▸ EXERCISE AIM
All the lines below need to be transcribed exactly. Pictures get left out.

▸ TASK MATERIAL

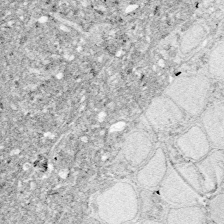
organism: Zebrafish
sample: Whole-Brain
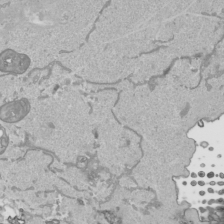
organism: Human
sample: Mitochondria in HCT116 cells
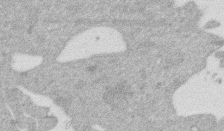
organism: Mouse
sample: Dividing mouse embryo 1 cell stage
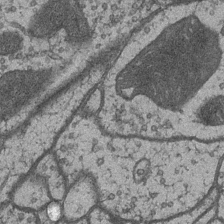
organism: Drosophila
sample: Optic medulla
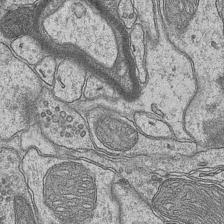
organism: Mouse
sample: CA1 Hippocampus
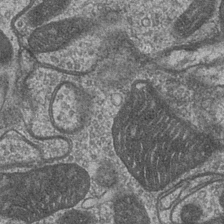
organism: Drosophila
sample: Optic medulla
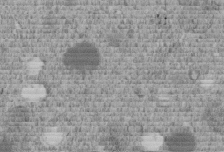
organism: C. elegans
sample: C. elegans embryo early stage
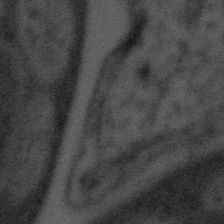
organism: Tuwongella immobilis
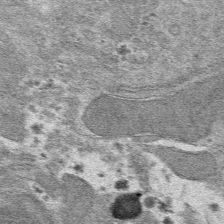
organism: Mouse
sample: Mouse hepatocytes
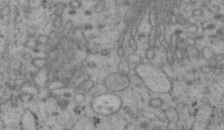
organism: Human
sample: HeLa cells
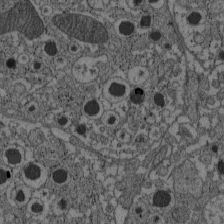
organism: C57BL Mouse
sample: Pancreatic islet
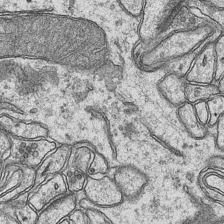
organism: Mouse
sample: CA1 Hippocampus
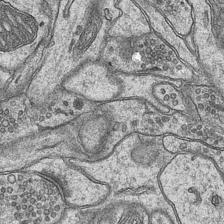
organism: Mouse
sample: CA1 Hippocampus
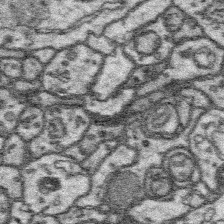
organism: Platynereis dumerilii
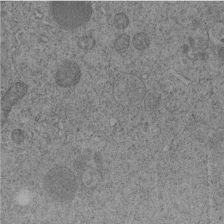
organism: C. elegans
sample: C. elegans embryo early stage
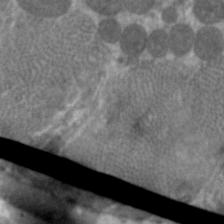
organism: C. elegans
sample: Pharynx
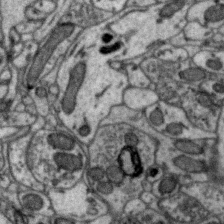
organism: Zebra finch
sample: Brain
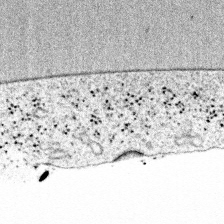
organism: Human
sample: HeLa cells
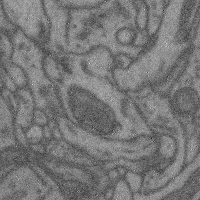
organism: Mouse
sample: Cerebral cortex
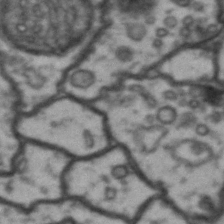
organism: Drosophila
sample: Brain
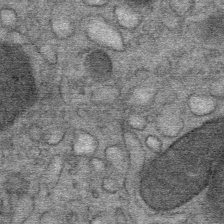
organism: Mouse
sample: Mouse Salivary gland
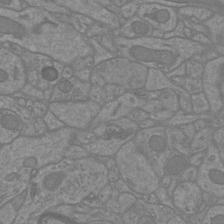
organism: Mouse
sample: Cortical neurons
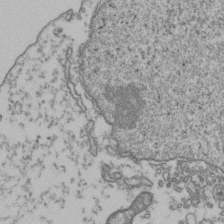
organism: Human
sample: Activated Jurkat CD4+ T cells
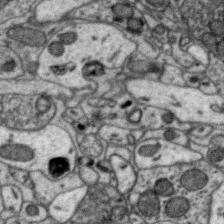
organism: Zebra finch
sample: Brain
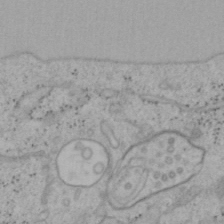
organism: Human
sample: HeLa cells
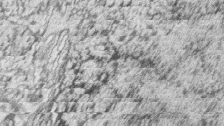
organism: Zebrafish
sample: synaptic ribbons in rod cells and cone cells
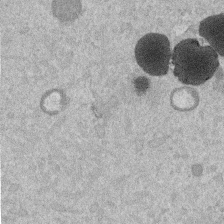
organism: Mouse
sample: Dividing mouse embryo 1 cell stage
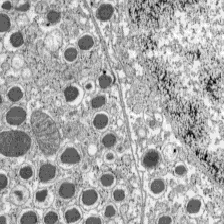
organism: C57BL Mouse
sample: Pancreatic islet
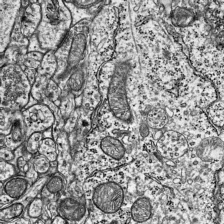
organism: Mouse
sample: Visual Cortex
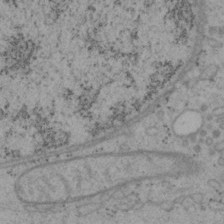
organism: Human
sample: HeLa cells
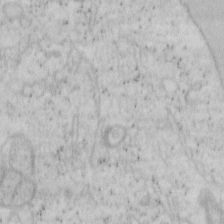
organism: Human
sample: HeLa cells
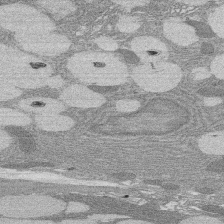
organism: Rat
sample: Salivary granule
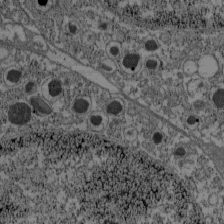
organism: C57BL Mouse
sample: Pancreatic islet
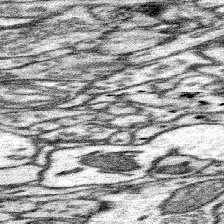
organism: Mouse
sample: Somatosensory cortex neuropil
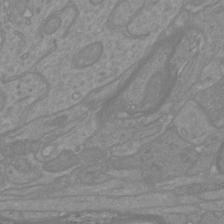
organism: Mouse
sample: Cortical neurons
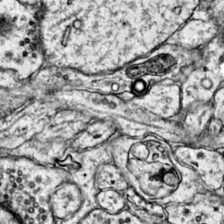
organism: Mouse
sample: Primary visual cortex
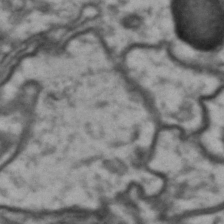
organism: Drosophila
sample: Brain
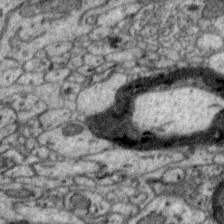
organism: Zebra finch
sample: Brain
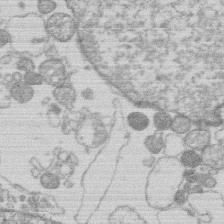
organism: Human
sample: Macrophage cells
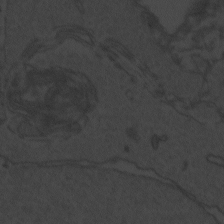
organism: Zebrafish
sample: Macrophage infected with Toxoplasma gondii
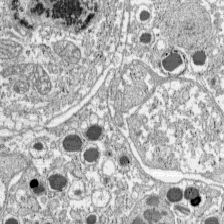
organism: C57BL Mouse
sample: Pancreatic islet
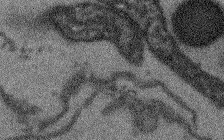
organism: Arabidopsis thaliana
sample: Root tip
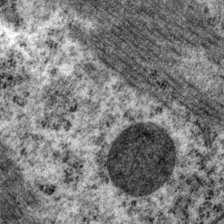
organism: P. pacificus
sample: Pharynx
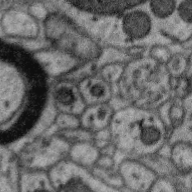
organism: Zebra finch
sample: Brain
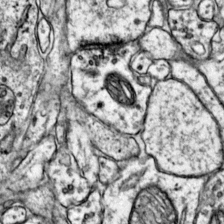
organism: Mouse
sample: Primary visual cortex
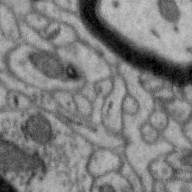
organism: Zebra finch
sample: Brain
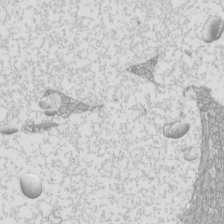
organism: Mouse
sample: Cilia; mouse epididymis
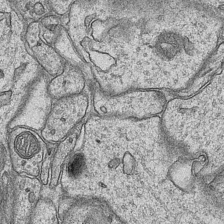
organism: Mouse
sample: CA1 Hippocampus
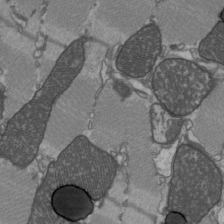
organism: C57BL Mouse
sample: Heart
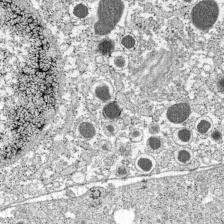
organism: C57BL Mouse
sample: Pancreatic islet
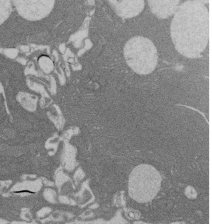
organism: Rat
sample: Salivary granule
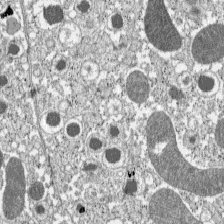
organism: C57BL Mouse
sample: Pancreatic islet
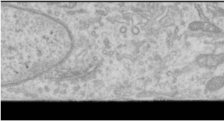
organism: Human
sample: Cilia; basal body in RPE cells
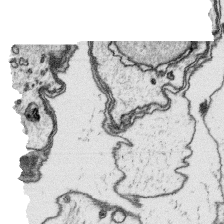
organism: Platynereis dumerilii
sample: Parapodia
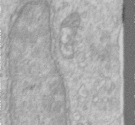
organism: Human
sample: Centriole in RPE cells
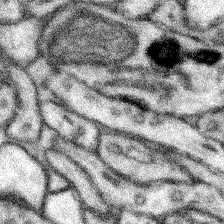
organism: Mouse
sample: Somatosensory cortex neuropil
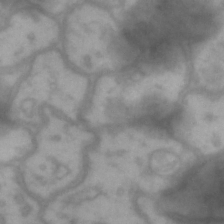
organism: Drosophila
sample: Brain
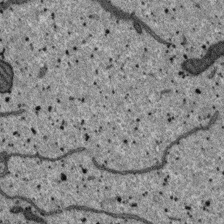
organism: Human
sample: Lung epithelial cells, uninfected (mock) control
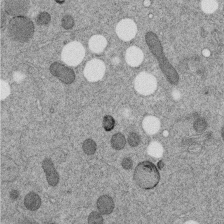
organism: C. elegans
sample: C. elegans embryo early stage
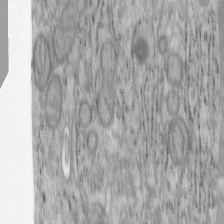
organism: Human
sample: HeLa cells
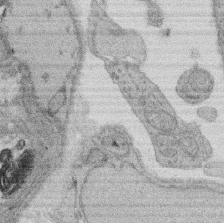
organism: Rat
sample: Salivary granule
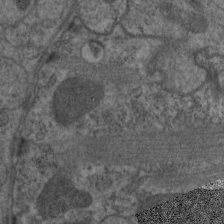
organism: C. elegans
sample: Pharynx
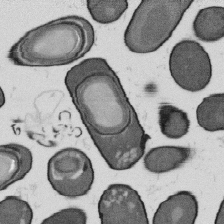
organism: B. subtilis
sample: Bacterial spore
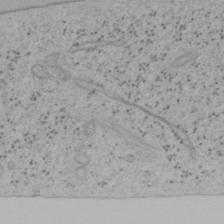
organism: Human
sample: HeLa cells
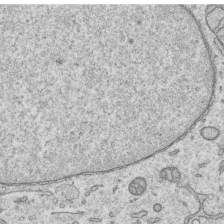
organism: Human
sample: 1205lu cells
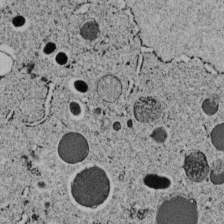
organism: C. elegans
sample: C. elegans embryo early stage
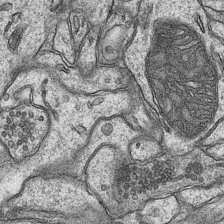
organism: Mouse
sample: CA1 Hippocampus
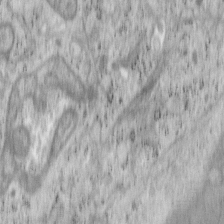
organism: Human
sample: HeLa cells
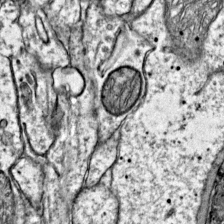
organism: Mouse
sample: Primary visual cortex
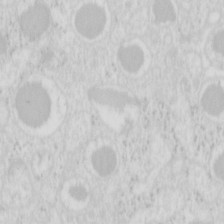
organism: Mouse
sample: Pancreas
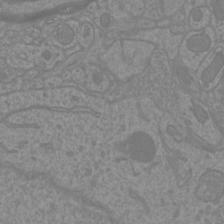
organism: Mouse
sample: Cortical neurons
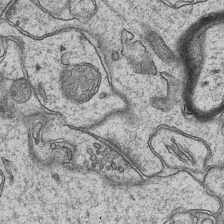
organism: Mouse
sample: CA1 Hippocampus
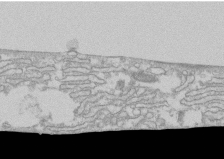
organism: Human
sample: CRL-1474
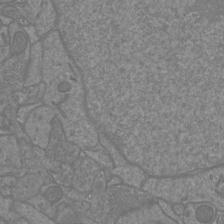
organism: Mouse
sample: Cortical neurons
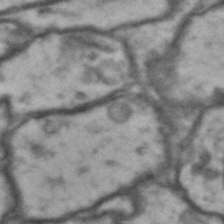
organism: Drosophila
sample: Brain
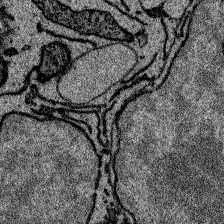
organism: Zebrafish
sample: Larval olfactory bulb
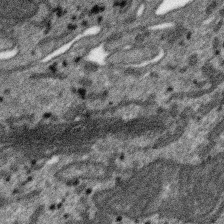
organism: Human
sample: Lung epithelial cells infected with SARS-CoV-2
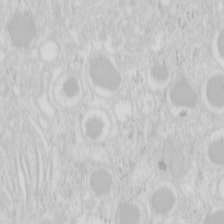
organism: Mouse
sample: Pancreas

▸ SOLUTION FOR THIS PROBLEM
organism: Zebrafish
sample: Whole-Brain
organism: Human
sample: Mitochondria in HCT116 cells
organism: Mouse
sample: Dividing mouse embryo 1 cell stage
organism: Drosophila
sample: Optic medulla
organism: Mouse
sample: CA1 Hippocampus
organism: Drosophila
sample: Optic medulla
organism: C. elegans
sample: C. elegans embryo early stage
organism: Tuwongella immobilis
organism: Mouse
sample: Mouse hepatocytes
organism: Human
sample: HeLa cells
organism: C57BL Mouse
sample: Pancreatic islet
organism: Mouse
sample: CA1 Hippocampus
organism: Mouse
sample: CA1 Hippocampus
organism: Platynereis dumerilii
organism: C. elegans
sample: C. elegans embryo early stage
organism: C. elegans
sample: Pharynx
organism: Zebra finch
sample: Brain
organism: Human
sample: HeLa cells
organism: Mouse
sample: Cerebral cortex
organism: Drosophila
sample: Brain
organism: Mouse
sample: Mouse Salivary gland
organism: Mouse
sample: Cortical neurons
organism: Human
sample: Activated Jurkat CD4+ T cells
organism: Zebra finch
sample: Brain
organism: Human
sample: HeLa cells
organism: Zebrafish
sample: synaptic ribbons in rod cells and cone cells
organism: Mouse
sample: Dividing mouse embryo 1 cell stage
organism: C57BL Mouse
sample: Pancreatic islet
organism: Mouse
sample: Visual Cortex
organism: Human
sample: HeLa cells
organism: Human
sample: HeLa cells
organism: Rat
sample: Salivary granule
organism: C57BL Mouse
sample: Pancreatic islet
organism: Mouse
sample: Somatosensory cortex neuropil
organism: Mouse
sample: Cortical neurons
organism: Mouse
sample: Primary visual cortex
organism: Drosophila
sample: Brain
organism: Zebra finch
sample: Brain
organism: Human
sample: Macrophage cells
organism: Zebrafish
sample: Macrophage infected with Toxoplasma gondii
organism: C57BL Mouse
sample: Pancreatic islet
organism: Arabidopsis thaliana
sample: Root tip
organism: P. pacificus
sample: Pharynx
organism: Zebra finch
sample: Brain
organism: Mouse
sample: Primary visual cortex
organism: Zebra finch
sample: Brain
organism: Mouse
sample: Cilia; mouse epididymis
organism: Mouse
sample: CA1 Hippocampus
organism: C57BL Mouse
sample: Heart
organism: C57BL Mouse
sample: Pancreatic islet
organism: Rat
sample: Salivary granule
organism: C57BL Mouse
sample: Pancreatic islet
organism: Human
sample: Cilia; basal body in RPE cells
organism: Platynereis dumerilii
sample: Parapodia
organism: Human
sample: Centriole in RPE cells
organism: Mouse
sample: Somatosensory cortex neuropil
organism: Drosophila
sample: Brain
organism: Human
sample: Lung epithelial cells, uninfected (mock) control
organism: C. elegans
sample: C. elegans embryo early stage
organism: Human
sample: HeLa cells
organism: Rat
sample: Salivary granule
organism: C. elegans
sample: Pharynx
organism: B. subtilis
sample: Bacterial spore
organism: Human
sample: HeLa cells
organism: Human
sample: 1205lu cells
organism: C. elegans
sample: C. elegans embryo early stage
organism: Mouse
sample: CA1 Hippocampus
organism: Human
sample: HeLa cells
organism: Mouse
sample: Primary visual cortex
organism: Mouse
sample: Pancreas
organism: Mouse
sample: Cortical neurons
organism: Mouse
sample: CA1 Hippocampus
organism: Human
sample: CRL-1474
organism: Mouse
sample: Cortical neurons
organism: Drosophila
sample: Brain
organism: Zebrafish
sample: Larval olfactory bulb
organism: Human
sample: Lung epithelial cells infected with SARS-CoV-2
organism: Mouse
sample: Pancreas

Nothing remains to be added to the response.